Right now, in order to use it, you'll need to use CMake and whatever tool you desire to build the DLL and place it in your system path. Having done so, you can then use the Java OvrLibrary class to access all the C API functions.

This is now usable directly from Maven without the need to build or download the Oculus SDK. The Jocular artifact has a dependency on a 'jocular-platform' artifact which contains binaries for Windows (32 and 64 bit) and Linux (64 bit only).

What works:

• SDK startup and shutdown


• Fetching the HMD description


• Head tracking


• SDK side rendering distortion (with the caveat that you still have to do your own buffer swapping)


• Conversion from the struct style matrix, vector and quaternion types in the OVR interface to my own Java types with full functionality (based on the JMonkeyEngine math types)

Anything not explicitly mentioned here is basically untested.

Roadmap:

• Done. Get SDK distortion rendering functional (without swapbuffers)

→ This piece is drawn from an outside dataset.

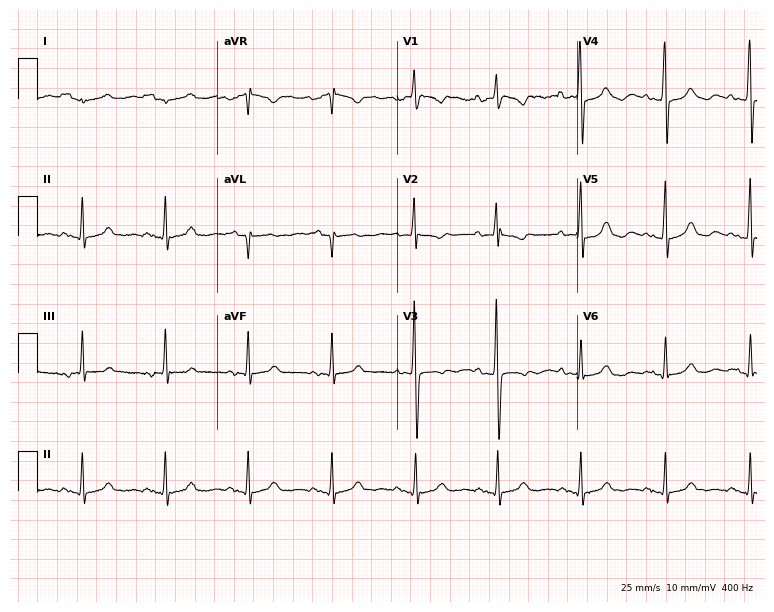
12-lead ECG (7.3-second recording at 400 Hz) from a female, 27 years old. Screened for six findings — first-degree AV block, right bundle branch block, left bundle branch block, sinus bradycardia, atrial fibrillation, sinus tachycardia — none is recorded.

• Done. Create an example Java application


• Done. Create a build mechanism that creates a jar with the platform binary built


• Done. Deployment to my maven repository


• Done. Helper methods to convert the OVR math types to Java equivalents with full functionality


• Done. Porting to Linux


• Porting to OSX

Here's an example of what using the API looks like:

    OvrLibrary.INSTANCE.ovr_Initialize();
    ovrHmd hmd = ovrHmd.create(0);
    hmd.startSensor(0, 0);
    ... 
    hmd.stopSensor();
    hmd.destroy();
    OvrLibrary.INSTANCE.ovr_Shutdown();

You can also use my helper class 'RiftApp' which automatically detects the SDK and does all the setup and distortion work. All you have to do is subclass it and implement a renderScene() method like this one:

  @Override
  public void renderScene() {
    glEnable(GL_DEPTH_TEST);
    glClearColor(0.2f, 0.2f, 0.2f, 1);
    glClear(GL_COLOR_BUFFER_BIT | GL_DEPTH_BUFFER_BIT);

    MatrixStack mv = MatrixStack.MODELVIEW;
    mv.push();
    {
      mv.scale(OvrLibrary.OVR_DEFAULT_IPD);
      program.use();
      MatrixStack.bindAll(program);
      geometry.bindVertexArray();
      geometry.draw();
      VertexArray.unbind();
      Program.clear();
    }
    mv.pop();
  }

You can see the full example code here.

Many props to the developers on the JNA and JNAerator projects that made doing this a breeze.